A SAS program is a collection of SAS statements that may include keywords, various names (e.g., data sets, and variables), special characters, and operators. A SAS statement may be used in a DATA step, PROC (procedure) steps, or anywhere in a SAS program.
A SAS program consists of DATA steps and PROC (procedure) steps.
DATA steps handle data sets, while PROC steps actually conduct analyses.
A DATA step is used to create or modify data sets by creating and modifying variables; checking and correcting errors in data sets; and writing programs (for simulations).
SAS has following basic rules.
A statement begins and ends at any place.
A statement ends with semi-colon (;). A line can have more than one statements.
SAS is not case-sensitive.
Operators (+, -, *, and /) do not work with missing values, while functions ignore missing.
A comment is enclosed by /* and */
SAS statements used in a DATA step are either executable (e.g., DO, INPUT, INFILE, OUTPUT) or declarative (e.g., ARRAY, DATALINES, DROP, RETAIN).
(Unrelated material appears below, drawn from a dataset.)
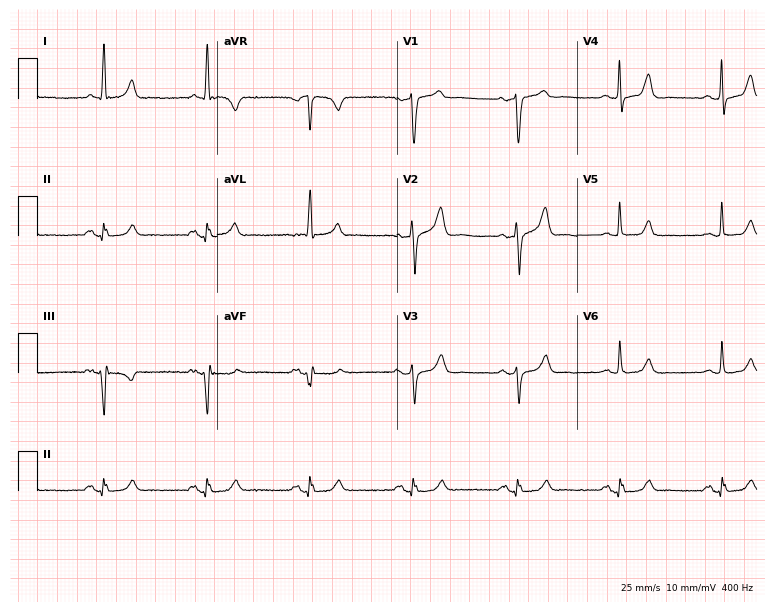
Resting 12-lead electrocardiogram (7.3-second recording at 400 Hz). Patient: a female, 77 years old. None of these six findings is recorded: first-degree AV block, right bundle branch block, left bundle branch block, sinus bradycardia, atrial fibrillation, sinus tachycardia.

SAS has arithmetic, relational, logical, and concatenation (||) operators. But SAS does not have the modulus operator; the MOD function is used instead.
SAS has various functions for mathematics, statistics, string, date/time, probability, and randomization.
The OPTIONS statement changes the value of SAS system options that affect SAS system initialization, hardware and software interfacing, and the input, processing, and output of jobs and SAS files. See Chapter 8 of SAS Language Reference: Dictionary (1451-1647).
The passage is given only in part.